两年的事,廖书言也不好追问,在护士过来替陆嘉清输液的间隙,他低头看了看手机,起身走到站在窗边摆弄手机的赵嘉儿身边,轻声道:“嘉儿,我姐夫到了昆明,家姐催我过去用餐,我先走了……晚上再过来。”
赵嘉儿反应过来之际,还有些震惊。
她没想到廖书言晚上还会过来!
廖书言回到病床边,又将对赵嘉儿说的话,对陆嘉清说了一遍。
廖书言和护士小姐相继离开,赵嘉儿又觉得病房内变得十分压抑。
她说不清这种感觉,但是,陆嘉清单独面对她时,给她的感觉很陌生,让她觉得害怕。
她双手紧紧握着手机慢慢走到床边,轻唤一声:“嘉清。”
陆嘉清偏过脑袋闭上眼睛,十分冷淡地说道:“我累了,暂时不要打扰我。还有,自己下去吃饭吧,我没胃口,不用为我带了。”
“哦,”赵嘉儿轻轻应了一声,“我找个护工帮忙照顾你。”
医院的走廊几乎被幸存下来的难民填满,赵嘉儿在拥挤的电梯门口等了好几趟电梯,总是满员,她只能挤过人群,选择走楼梯。
她本不想走太远,可是看到医院食堂里拥挤不堪的场景,还是选择在附近的餐馆里解决晚饭。
她找了一家门庭冷清的粤菜馆,点了一笼蒸饺和一碗靓仔海鲜粥,却味同嚼蜡。
猛然想起这段时间,陪她一起吃饭的都是廖书言。她会挑食,吃不习惯很多地方的菜色,可是,廖书言总能想方设法让她吃得饱饱的。
这两年,她只想找到陆嘉清,怎么也没想过,找到后会是这样的结果。
与廖书言短短几天的相处,她已经意识到,自己的心早已经偏了。
从前,一个人吃饭,她想的是陆嘉清;如今,想的却是廖书言。
对于她不爱吃的食物,陆嘉清会帮她吃掉;廖书言会耐心地哄着她自己吃掉,告诉她许多她从前没有想过的道理。
食物是她自己选择的,即使到最后发现不爱吃,也要尝试着去接受。也许,她会慢慢喜欢那样的味道。
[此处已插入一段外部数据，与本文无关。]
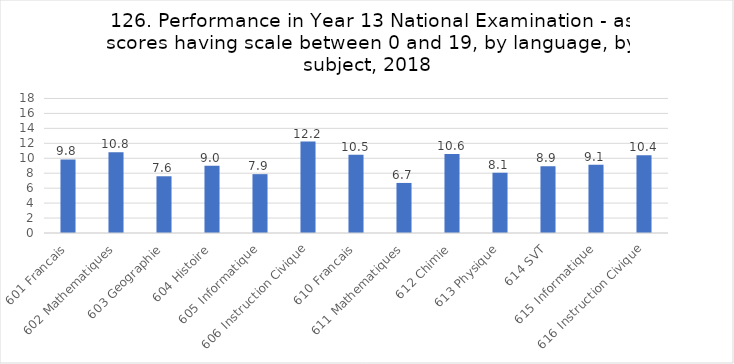
| Category | Series 0 |
|---|---|
| 601 Francais | 9.837 |
| 602 Mathematiques | 10.801 |
| 603 Geographie | 7.59 |
| 604 Histoire | 8.988 |
| 605 Informatique | 7.873 |
| 606 Instruction Civique | 12.229 |
| 610 Francais | 10.459 |
| 611 Mathematiques | 6.698 |
| 612 Chimie | 10.56 |
| 613 Physique | 8.063 |
| 614 SVT | 8.925 |
| 615 Informatique | 9.138 |
| 616 Instruction Civique | 10.39 |

赵嘉儿一小口一小口地喝粥,没有留意到柜台边一直盯着她看的女老板,只是觉得这家店的生意太冷清了。从她进来之后,就没有其他的客人了。
她心里突然升起了一股不安,忐忑不安地拿起桌上的手机,打开电话簿,翻到“廖老师”那一栏时,她犹豫了一下。
高层的餐厅里,一首舒缓的《kin》在钢琴手的十指下演绎,有雨滴落在透明的玻璃窗上,留下一行行凌乱的印记。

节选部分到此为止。